When there is current in a wire there is a B field circulating around it.  The integral of this around a circle enclosing the wire is proportional to "I" poking through the surface bound by the curve.  The thought experiment goes something like this.  Consider a charging or discharging capacitor through a wire loop with some resistance.  For simplicity consider discharging.  The circuit seems to be a closed loop and while current is flowing there would be a B  field around the circuit.  Now, calculate the circulation of B around a circular loop that surrounds a segment of the wire and consider the flat plane surface bound by it.  Clearly the current in the wire pokes through this and Ampere's law holds.  But mathematically speaking to should hold for ALL surfaces bound by the curve.  Now consider a surface that is bound by the curve but morphed to pass through the space between the capacitor plates.  Clearly there is NO current poking through this surface but there is a circulation of B along the curve!  This lead to the realization that the changing E field acts as current and creates a B field.  Notice the choice of words "acts like".  The changing E field makes up for the discontinuity in I and the two work together to generate B.

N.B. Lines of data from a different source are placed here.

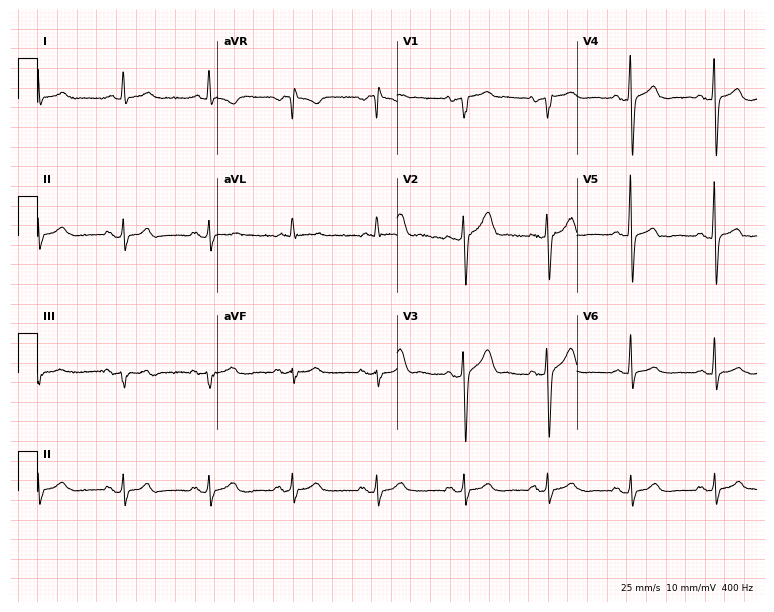
12-lead ECG from a 71-year-old male patient. Screened for six findings — first-degree AV block, right bundle branch block, left bundle branch block, sinus bradycardia, atrial fibrillation, sinus tachycardia — none is recorded. Only these six findings were labelled.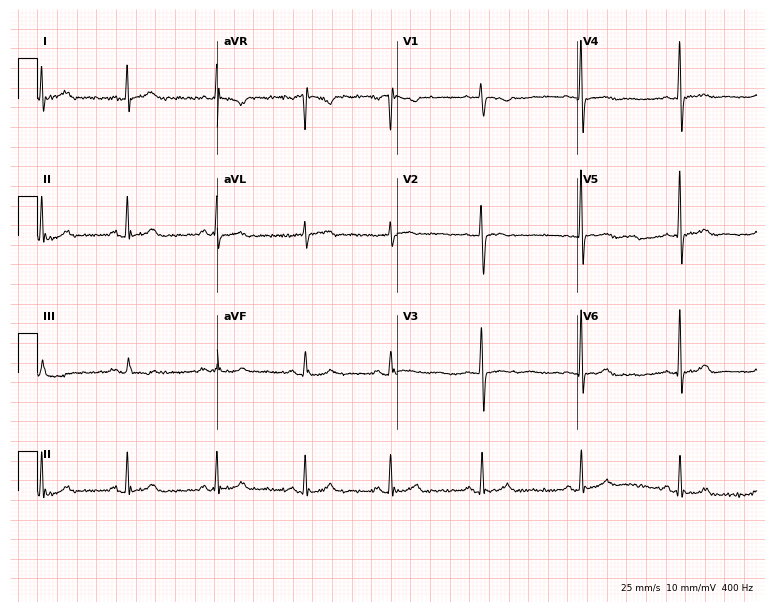
12-lead ECG from a 55-year-old female patient. No first-degree AV block, right bundle branch block, left bundle branch block, sinus bradycardia, atrial fibrillation or sinus tachycardia recorded for this tracing. Other findings, if any, are not listed.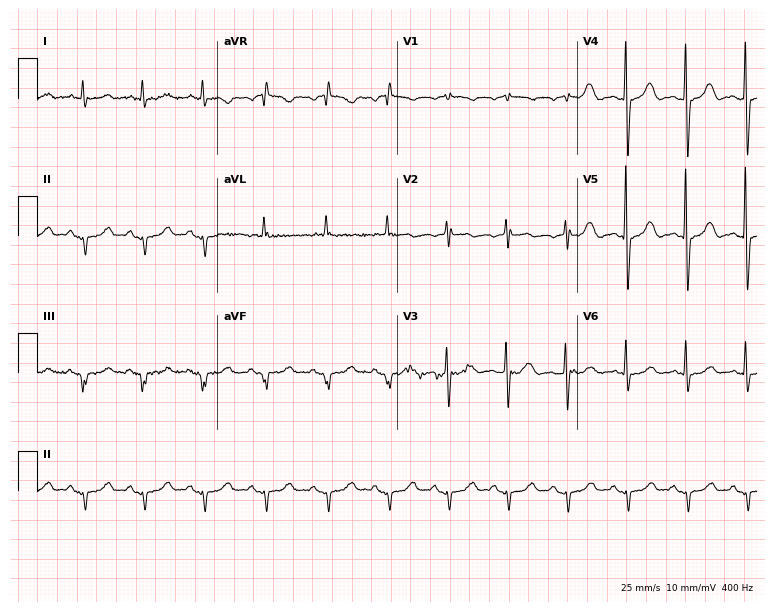
Electrocardiogram (7.3-second recording at 400 Hz), a 79-year-old female. Of the six screened findings (first-degree AV block, right bundle branch block, left bundle branch block, sinus bradycardia, atrial fibrillation, sinus tachycardia), none is recorded.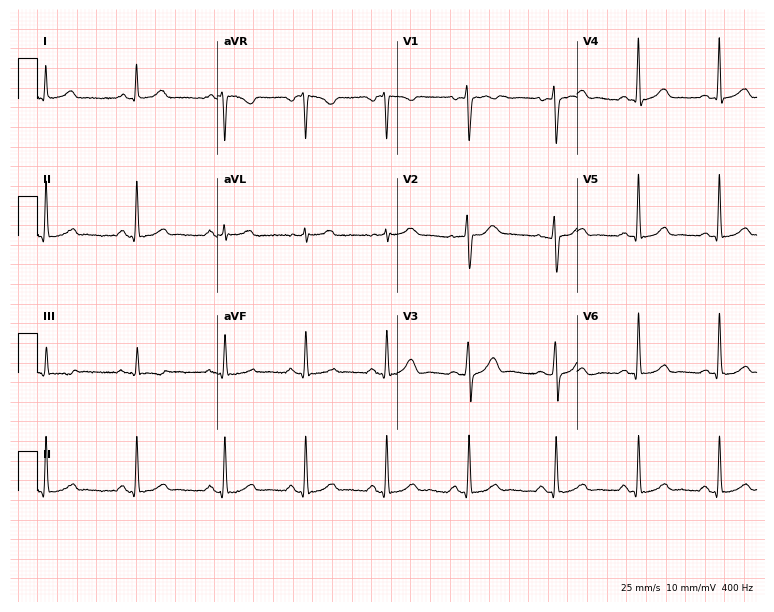
12-lead ECG from a 41-year-old female patient. Labelled as a normal ECG.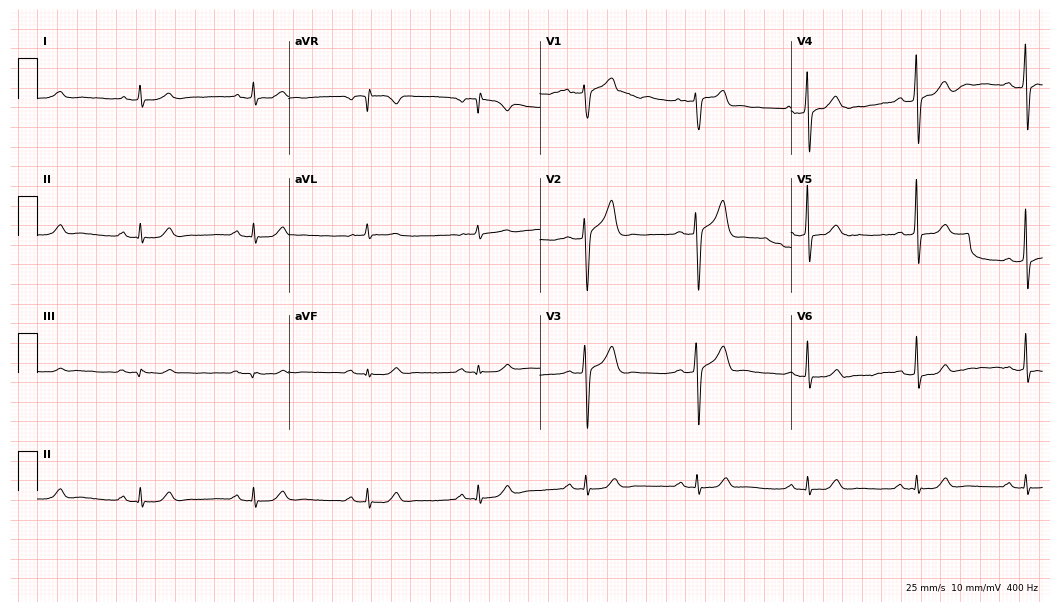
Electrocardiogram, a male, 55 years old. Of the six screened findings (first-degree AV block, right bundle branch block, left bundle branch block, sinus bradycardia, atrial fibrillation, sinus tachycardia), none is recorded.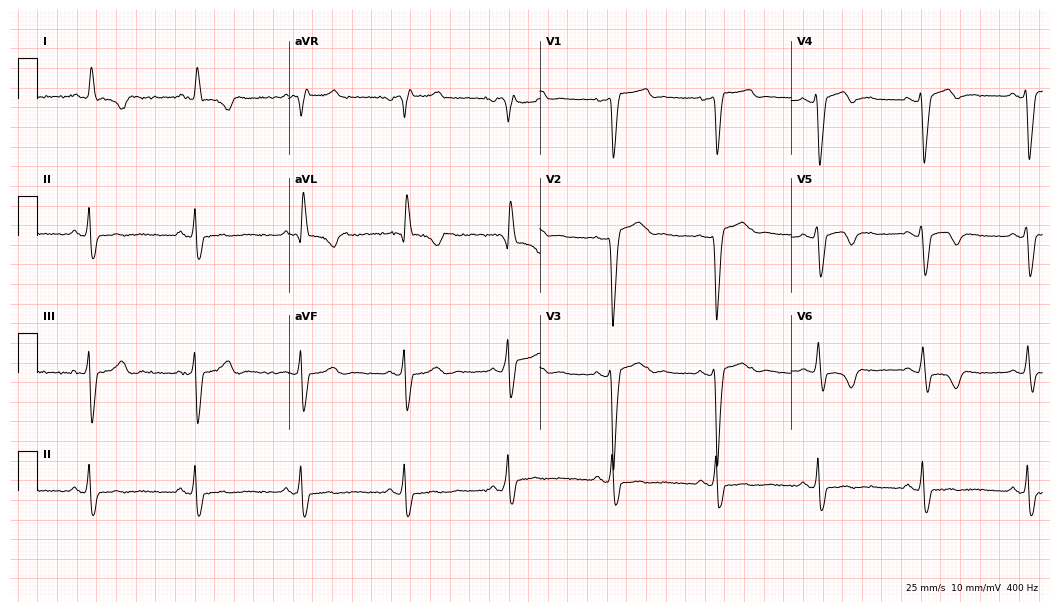
Resting 12-lead electrocardiogram (10.2-second recording at 400 Hz). Patient: a male, 65 years old. None of these six findings is recorded: first-degree AV block, right bundle branch block (RBBB), left bundle branch block (LBBB), sinus bradycardia, atrial fibrillation (AF), sinus tachycardia. Findings outside these six are not listed.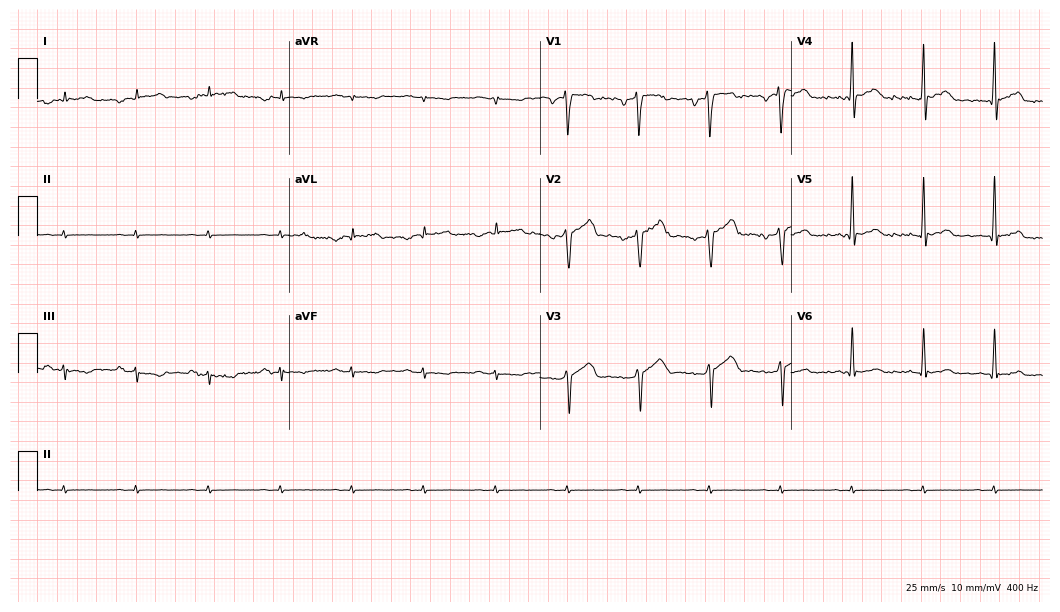
12-lead ECG from a male, 82 years old (10.2-second recording at 400 Hz). No first-degree AV block, right bundle branch block, left bundle branch block, sinus bradycardia, atrial fibrillation or sinus tachycardia recorded for this tracing.

This was not an easy thing to arrive at.  I agree with the comment that it is perhaps a poor choice of name but it has stuck over time.  
To answer your question directly, yes it is possible that with air or some other medium in the space a small current is set up but this is really more of a polarization effect that changes the capacitance.  It does not account for the phenomenon.  Also, in principle the effect has to be there in a vacuum and your proposed explanation would break down in that case.
(sorry for not posting a figure.  The description of Stokes' theorem and Ampere's law require 3-dim, at least).    
A: In the absence of current the Maxwell equation reads $\partial \vec E = \vec \nabla \times \vec B /c^2$. This equation means that both sides denote the very same thing. It does not mean that E induces B or vice versa.